→ **Material for this task**
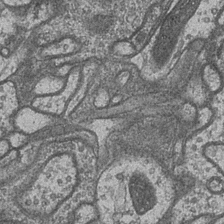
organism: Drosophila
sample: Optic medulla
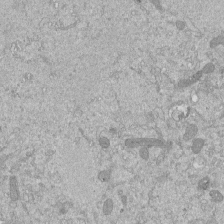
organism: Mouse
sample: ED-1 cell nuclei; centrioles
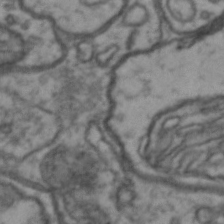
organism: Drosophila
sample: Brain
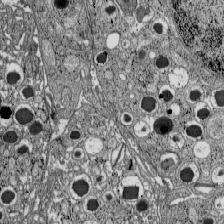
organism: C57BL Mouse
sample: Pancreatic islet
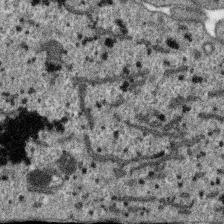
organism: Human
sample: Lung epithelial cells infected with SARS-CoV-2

--

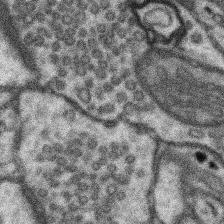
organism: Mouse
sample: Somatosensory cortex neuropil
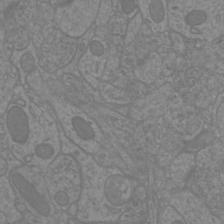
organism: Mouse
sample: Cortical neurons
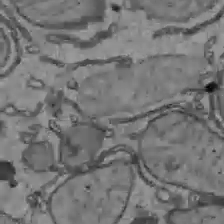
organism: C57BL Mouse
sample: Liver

* * *

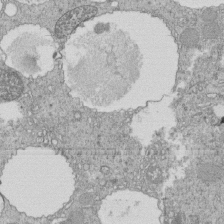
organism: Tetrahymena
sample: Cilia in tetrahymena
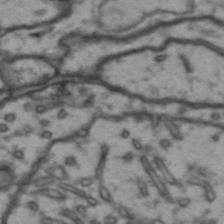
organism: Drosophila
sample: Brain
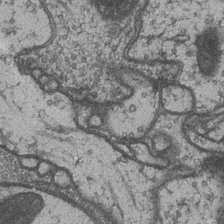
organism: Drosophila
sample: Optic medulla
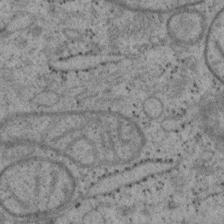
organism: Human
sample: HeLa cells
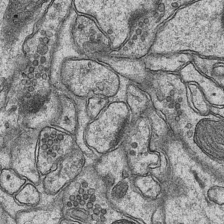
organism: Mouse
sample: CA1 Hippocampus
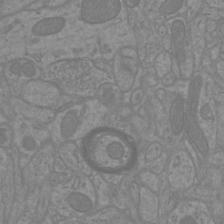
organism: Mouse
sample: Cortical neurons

→ **Brief**
Copy exactly the material above from the line with "sample: ED-1 cell nuclei; centrioles" to the line with "sample: Lung epithelial", ends included, and nothing else. Leave out any picture.

→ **Output below**
sample: ED-1 cell nuclei; centrioles
organism: Drosophila
sample: Brain
organism: C57BL Mouse
sample: Pancreatic islet
organism: Human
sample: Lung epithelial cells infected with SARS-CoV-2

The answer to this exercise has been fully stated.